In the U.S., the National Bureau of Economic Research is the arbiter of recession. In announcing the beginning of this recession, the NBER issued a statement with some informative FAQs. Below are some highlights. The link to the full text is here.

Q: The financial press often states the definition of a recession as two consecutive quarters of decline in real GDP. How does that relate to the NBER’s recession dating procedure?

A: Most of the recessions identified by our procedures do consist of two or more quarters of declining real GDP, but not all of them. As an example, the last recession, in 2001, did not include two consecutive quarters of decline. As of the date of the committee’s meeting, the economy had not yet experienced two consecutive quarters of decline.

Q: Why doesn’t the committee accept the two-quarter definition?
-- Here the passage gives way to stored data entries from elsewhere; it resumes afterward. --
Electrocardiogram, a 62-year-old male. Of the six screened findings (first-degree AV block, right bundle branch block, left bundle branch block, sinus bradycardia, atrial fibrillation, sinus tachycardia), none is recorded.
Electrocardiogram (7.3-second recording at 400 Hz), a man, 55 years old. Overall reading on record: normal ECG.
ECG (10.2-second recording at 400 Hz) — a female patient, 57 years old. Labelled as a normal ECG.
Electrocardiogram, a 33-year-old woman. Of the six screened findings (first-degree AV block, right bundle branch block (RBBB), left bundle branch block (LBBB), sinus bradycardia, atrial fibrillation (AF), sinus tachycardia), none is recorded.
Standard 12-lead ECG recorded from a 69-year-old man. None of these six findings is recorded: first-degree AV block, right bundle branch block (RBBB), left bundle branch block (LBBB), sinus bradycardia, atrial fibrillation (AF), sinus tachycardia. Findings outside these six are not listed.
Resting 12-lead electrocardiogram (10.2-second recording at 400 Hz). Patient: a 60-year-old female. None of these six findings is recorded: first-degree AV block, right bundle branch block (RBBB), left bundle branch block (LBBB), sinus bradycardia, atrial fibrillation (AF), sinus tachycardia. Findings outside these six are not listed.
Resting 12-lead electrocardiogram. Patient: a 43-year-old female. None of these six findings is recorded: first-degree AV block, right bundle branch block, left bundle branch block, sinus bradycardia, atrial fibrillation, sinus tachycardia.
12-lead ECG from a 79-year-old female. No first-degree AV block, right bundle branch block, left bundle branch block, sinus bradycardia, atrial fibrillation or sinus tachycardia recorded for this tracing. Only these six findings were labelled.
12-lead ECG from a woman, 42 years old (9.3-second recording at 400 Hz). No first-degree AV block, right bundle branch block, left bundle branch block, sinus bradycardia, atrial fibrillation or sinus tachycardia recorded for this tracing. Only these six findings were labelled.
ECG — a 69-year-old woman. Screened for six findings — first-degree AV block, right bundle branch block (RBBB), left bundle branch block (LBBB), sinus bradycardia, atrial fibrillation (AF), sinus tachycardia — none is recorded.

A: The committee’s procedure for identifying turning points differs from the two-quarter rule in a number of ways. First, we do not identify economic activity solely with real GDP, but use a range of indicators. Second, we place considerable emphasis on monthly indicators in arriving at a monthly chronology. Third, we consider the depth of the decline in economic activity. Recall that our definition includes the phrase, “a significant decline in activity.” Fourth, in examining the behavior of domestic production, we consider not only the conventional product-side GDP estimates, but also the conceptually equivalent income-side GDI estimates. The differences between these two sets of estimates were particularly evident in 2007 and 2008.

Q: Isn’t a recession a period of diminished economic activity?

A: It’s more accurate to say that a recession—the way we use the word—is a period of diminishing activity rather than diminished activity. We identify a month when the economy reached a peak of activity and a later month when the economy reached a trough. The time in between is a recession, a period when economic activity is contracting. The following period is an expansion.

I would like to highlight the term ‘diminishing activity’ and the answer to the last question above because this is the crux of the matter. The NBER is looking to date the period when economic activity is diminishing, not when it is diminished. That means that economic activity MUST be LOWER when an economy ends recession and starts a recover than when it entered the recession. Recovery starts from a position of diminished economic activity. I attempted to get this point across in detail in my post “Economic recovery and the perverse math of GDP reporting.”

So when Nouriel Roubini says that a recovery in 2010 will be so slow that it will feel like a recession, this is what he is talking about. Most people will not think of this as recovery any more than they did in 2002 or 1991.

The period just following recession until the previous level of output before recession is re-attained is what I will term a ‘technical recovery.’ This is a time during which economic activity is increasing, but the economy is still operating below levels of the recent past. Unemployment will still be rising and many businesses will still be going bankrupt. Because this period will still be very painful for many, it seems perverse to call it a recovery. So, let’s use the term ‘technical recovery’ to describe this phenomenon. That way, we all understand the reality behind the numbers.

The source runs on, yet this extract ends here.